The exact reasons why that matters aren't totally known at this point, but one theory is that because estrogen may help you get more restful sleep, it'll be harder for you to feel rested even if you don't necessarily have problems falling asleep. And of course, getting to sleep can definitely be a challenge if you're also dealing with cramps or any holdover stress from your PMS phase. To remedy this, the best thing you can do is try your best to take care of yourself during PMS (exercise is always a good stress reliever, but whatever works for you). The good news is, your period will pass and you'll be able to catch up; sometimes just reminding yourself of that can reduce anxiety that makes matters worse.
Post-Period
This is when things will settle back down to normal — whatever that means for you. However, as estrogen begins to build up again towards ovulation, you may begin to feel thrown off. "Just before ovulation, estrogen is almost near its peak," says Dr. Hernandez-Rey. And because estrogen can (paradoxically) act as an excitatory hormone, you may start to feel out of whack.

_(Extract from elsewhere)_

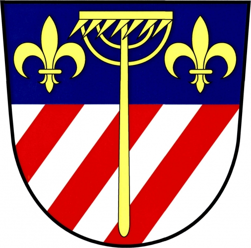 znak, Kosořín, okres Ústí nad Orlicí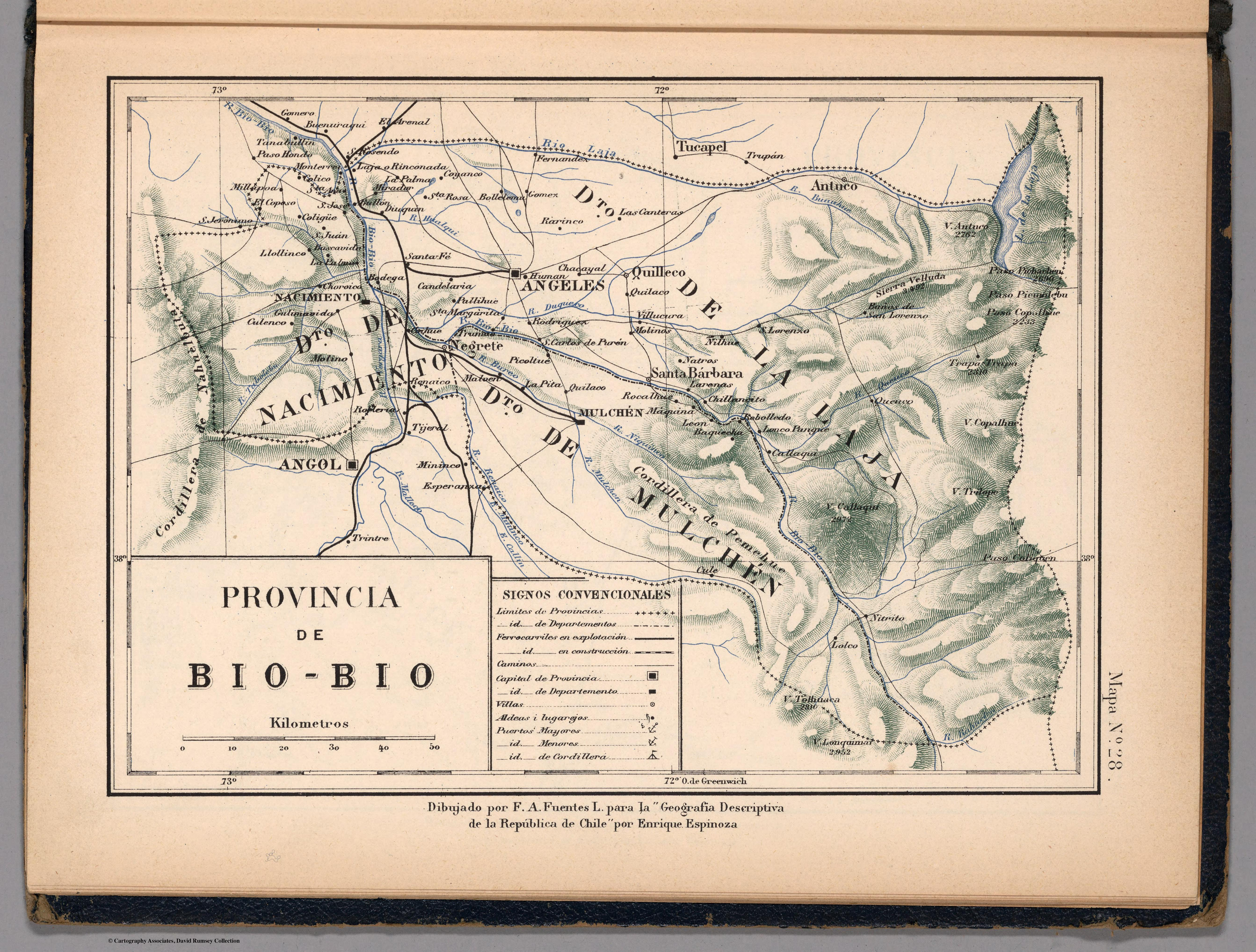 Atlas de Chile Arreglado para la Jeografia Descriptiva de la Republica de Chile por Enrique Espinoza.

Age matters here as well. As we get older and march on to menopause, our overall estrogen levels decline. So, right at and just before ovulation, Dr. Hernandez-Rey says we may start to feel some insomnia. And that's more likely if we're in our 20s than in our 40s, for instance, because that peak just isn't as intense.
If you're having problems falling asleep and you think your hormones might be a factor, definitely check in with your doctor. Dr. Hernandez-Rey says your first stop will probably be hormonal birth control because these medications can help regulate your cycle. But if that's not an option for you, you can work with your doctor to find the perfect snoozing solution. There's almost always more than one thing going on when it comes to problems sleeping. "Sleep is multifactorial," says Dr. Hernandez-Rey. "Regardless of where you are in your cycle, if you go out drinking on a Saturday night, you may suffer from insomnia." But worry not, it may take a bit of effort, but your best night of sleep isn't out of reach.